Al morir en 1.952 el Dr. Modesto Chávez Franco se produjo nuevamente un vacío en la ciudad que había quedado sin Cronista. Muchos nombres se dieron entonces. Aún vivían personas ilustradas y de méritos para ocupar esa plaza que por solo ser honorífica a nadie le interesa.
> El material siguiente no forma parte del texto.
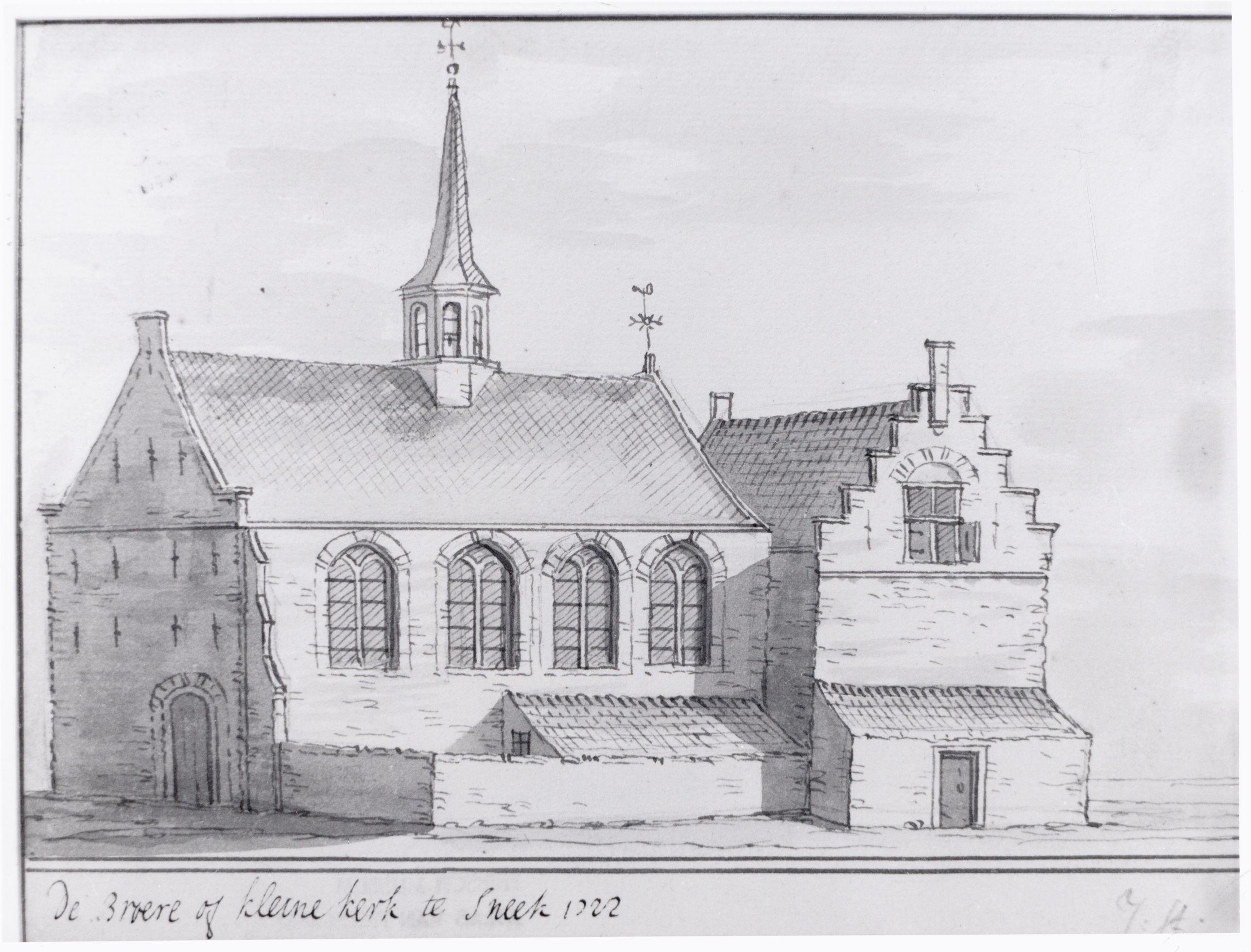 Kleine- of Broere Kerk te Sneek, 1722.

Poco después fue designado otra vez Alcalde el Dr. Rafael Mendoza Avilés quien llamó a Rodrigo y a Raúl Chávez González, los dos hijos más versados de don Modesto y les consultó si no se opondrían a la elección de un nuevo cronista y como es de suponer, no solamente que no se opusieron, sino que hasta se prestaron para solicitar su aceptación al Dr. Pedro José Huerta y Gómez de Urrea, a quien las consultas habían favorecido amplísimamente. Por eso el Alcalde les pidió de favor que lo visitaran y le propusieran en su nombre tal designación, haciendo que los acompañara un antiguo funcionario municipal y escogió a don Alberto Gómez Granja, que siempre fue lo más representativo de nuestra burocracia en la comuna. Así es que los tres se encaminaron al pequeño departamento bajo de la calle Chimborazo entre 9 de octubre y P. Icaza, donde por décadas habitaba el ilustre maestro vicentino, que estaba tan aventajado y enfermo de insuficiencia pulmonar (enfisema se dice ahora) que casi no podía moverse ni hablar.
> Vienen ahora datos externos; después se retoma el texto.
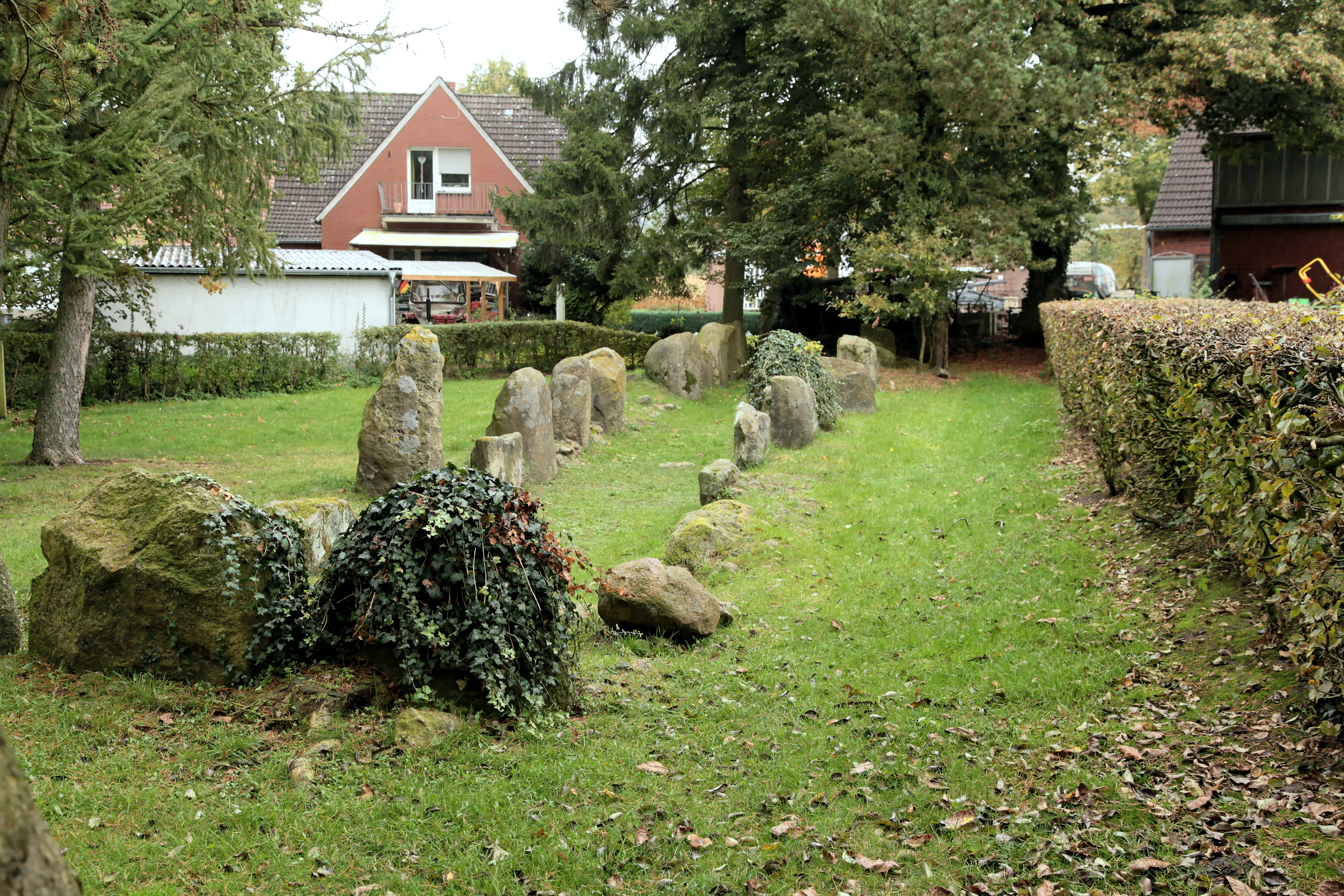 Großsteingrab Lengerich-Wechte I, Brochterbecker Straße in Lengerich

Con todo, los recibió con aquella cortesanía tan propia de los hombres del siglo XIX y que se ha ido perdiendo en homenaje a la velocidad de las transacciones modernas. Ceremonioso, culto, paternal, escuchó el discurso inicial y se les nublaron los ojos pues era un espíritu selecto y elevado, tenía más de cuarenta años de profesor secundario y había visto envejecer a sus alumnos, pero al final, mirando a sus interlocutores, sólo pudo decirles tan bajito que casi no se percibieron sus frases “Ilustres amigos míos. Vienen tarde, ya no soy lo que antes fui cuando podía caminar, leer, estudiar, escribir hasta altas horas de la noche y pensar. Ahora ya ni fumo mis cigarrillos de tabaco negro ni los rubios de envolver. Eso parece que ha afectado mi condición. Estoy anciano, solo y solterón; mi vista se nubla y mi voluntad no responde ¿Cómo podría trasladarme al Concejo a recibir el diploma? Tampoco aceptaría que la Ilustre Corporación me venga a ver en esta ruina, en tanta pobreza, desorden y quizá hasta en suciedad por el polvo de mis libros; ahora solo atino a salir a mi balcón y contestar a la gente que bondadosamente me pasa saludando. No señores, ya no soy de este mundo.”

I la comisión no insistió porque el viejecito estaba tan cansado que amenazaba desplomarse. Por ello la Municipalidad mandó a guardar su diploma de Cronista Vitalicio y como al poco tiempo el nuevo Alcalde Luís Eduardo Robles Plaza se interesó vivamente en publicarle sus trabajos, Huerta se afanó en pasarlos a limpio y el esfuerzo fue demasiado para su desgastado corazón, pues falleció a consecuencia de ello el 21 de Julio del 55.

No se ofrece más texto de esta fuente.